Waking up in Sahagun, in the
beautiful albergue, to a beautifully crisp and sharp morning over the city was
deeply sad, as I knew this was the day that Susannah had decided to skip ahead
in search of gear and Linde and I were going to say our goodbyes halfway along
the route, in Caldazilla where I planned on stopping. She was headed further to
make her timeline to Santiago de Compostela and I needed to begin slowing down
rather than end up in Santiago with four or five days to spare.
Goodbyes are hard for me, and
awkward, and as we walked into the main part of the city and came closer to our
crossroads, I found myself without words and failing to come up with a way to
properly say goodbye to Suse. I didn’t
know at the time that we’d reconnect in Santiago, that I’d be blessed with a
fitting reunion a couple of weeks later, and so after she turned left to our
right I don’t remember saying much on the walk out of town. The outer suburbs of Sahagun were quiet and
green, and Linde and I soon found ourselves heading along the Via Romana (the
scenic route in the guidebook) past farms and along the railroad tracks.
My mood matched the terrain –
spare, empty, and quiet – but when Linde and I finally gave ourselves a break
around midday for a Way-side snack I was beginning to feel more companionable. We stopped in the shade of some small
brush-like trees, found places to hide and relieve ourselves, and fell into an
easy rhythm together. In the most basic way,
Linde’s insistence on pushing forward and her bright blue pants helped to keep
me moving on one of the hardest days I had on the Camino.
When we walked into Caldazilla,
the town was smaller than even my liberal expectations, and the municipal
albergue was not yet open. More than
anything, Caldazilla reminded me of some town on a lost highway in the Midwest,
flat and open and lonely. Linde and I
saw a friendly face in Kim from Texas at the town bar/café and so we sat down
and ordered soup and coffees. Soon we
were joined by Barry from South Africa and his friend from California (whose
name I still cannot remember and didn’t write down); in the course of our
conversation Kim gifted me her copy of The
Imitation of Christ, a medieval meditation on Christianity I’d never before
read. As a threesome, we headed out
together, Linde having convinced me to skip Caldazilla and do some off-Camino
routefinding to follow her to El Burgo Ranero for the night.

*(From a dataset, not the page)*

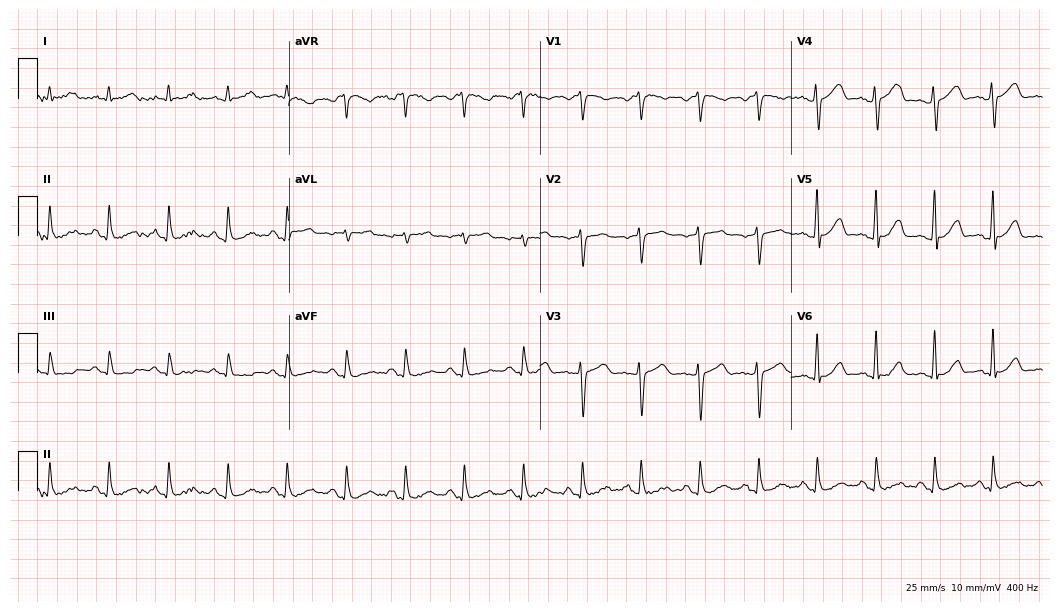
Resting 12-lead electrocardiogram. Patient: a 64-year-old male. Read as a normal ECG.
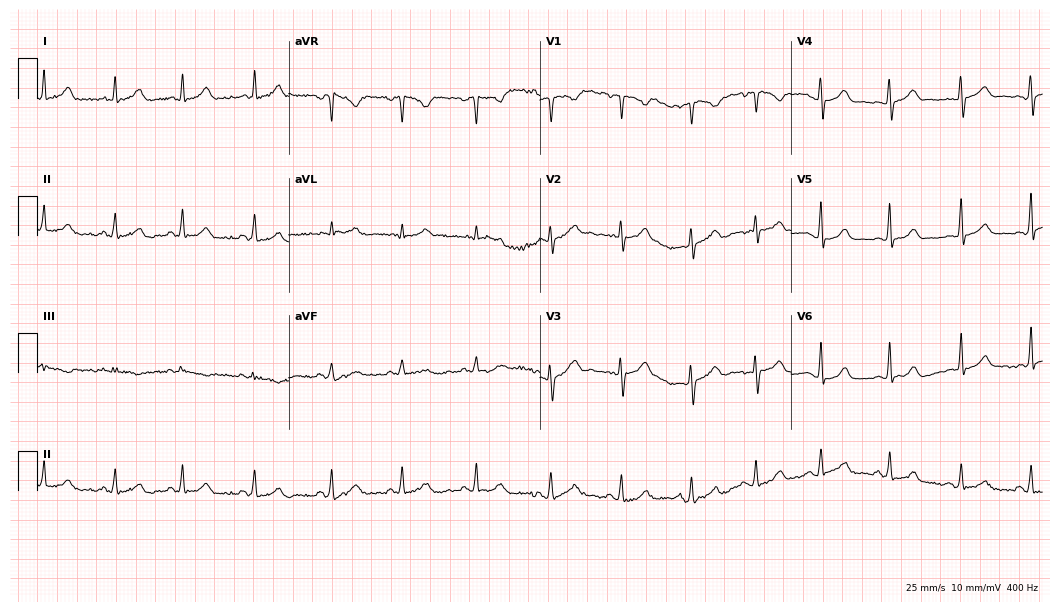
Electrocardiogram, an 18-year-old woman. Overall reading on record: normal ECG.

When Kim decided to keep going toward
Reliegos at the crossroads of the Camino and a major highway, at 2pm, I was
worried but her bright confidence and ‘can-do’ attitude reassured me – I’ll
pick up her story later when I see her in Leon.
Linde and I headed off along asphalt and into the sun and I struggled to
remind myself to trust that Providence would see me safe and sound for the evening.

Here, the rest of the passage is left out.